Marcos Trabanco

Personal information
- Full name: Marcos García Trabanco
- Date of birth: 27 February 2001 (age 24)
- Place of birth: Gijón, Spain
- Height: 1.77 m (5 ft 10 in)
- Position(s): Right back, winger

Team information
- Current team: Caudal

Youth career
- Inmaculada
- Sporting Gijón

Senior career*
- Years: Team / Apps / (Gls)
- 2020–2023: Sporting B / 79 / (2)
- 2021: Sporting Gijón / 1 / (0)
- 2023–2024: Avilés / 29 / (0)
- 2024–: Caudal / 5 / (0)

= Marcos Trabanco =

Spanish footballer

Marcos García Trabanco (born 27 February 2001) is a Spanish professional footballer who plays as either a right back or a right winger for Caudal.

==Club career==
Born in Gijón, Asturias, Trabanco joined Sporting de Gijón's Mareo from Colegio de la Inmaculada.

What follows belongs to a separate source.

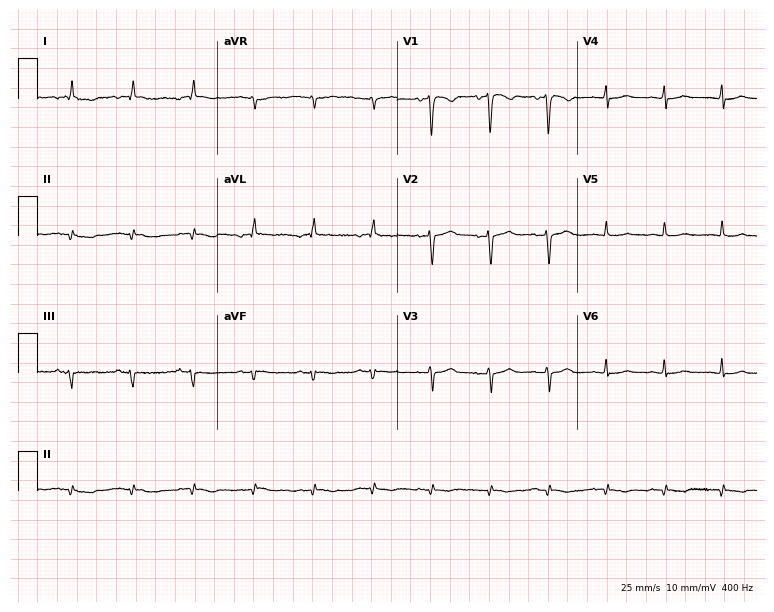
12-lead ECG from a 49-year-old woman. No first-degree AV block, right bundle branch block (RBBB), left bundle branch block (LBBB), sinus bradycardia, atrial fibrillation (AF) or sinus tachycardia recorded for this tracing. Findings outside these six are not listed.

On 3 July 2020, after finishing his formation, he renewed his contract with the club and was promoted to the reserves in Segunda División B.

Trabanco made his senior debut on 17 October 2020, starting in a 4–2 home loss against Cultural y Deportiva Leonesa. He was regularly used during the campaign, as the B-team suffered relegation.

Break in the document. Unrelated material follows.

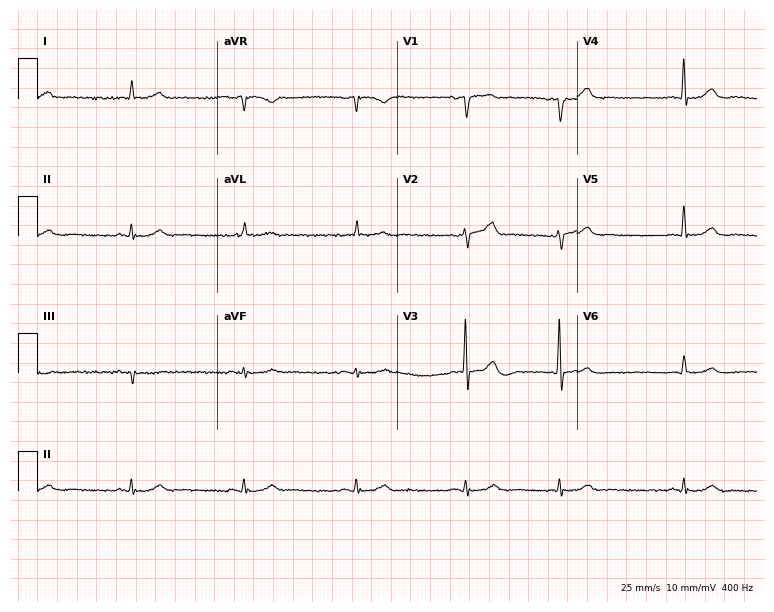
12-lead ECG (7.3-second recording at 400 Hz) from a male patient, 85 years old. Screened for six findings — first-degree AV block, right bundle branch block, left bundle branch block, sinus bradycardia, atrial fibrillation, sinus tachycardia — none is recorded.

Trabanco made his first team debut on 7 January 2021, starting in a 1–0 away win over SD Amorebieta, for the season's Copa del Rey. He scored his first goal on 12 September, netting the B's winner in a 3–2 Tercera División RFEF home success over L'Entregu CF.

Trabanco made his professional debut on 19 November 2022, starting in a 2–2 home draw against CD Leganés in the Segunda División. The following 11 July, he moved to Segunda Federación side Real Avilés CF.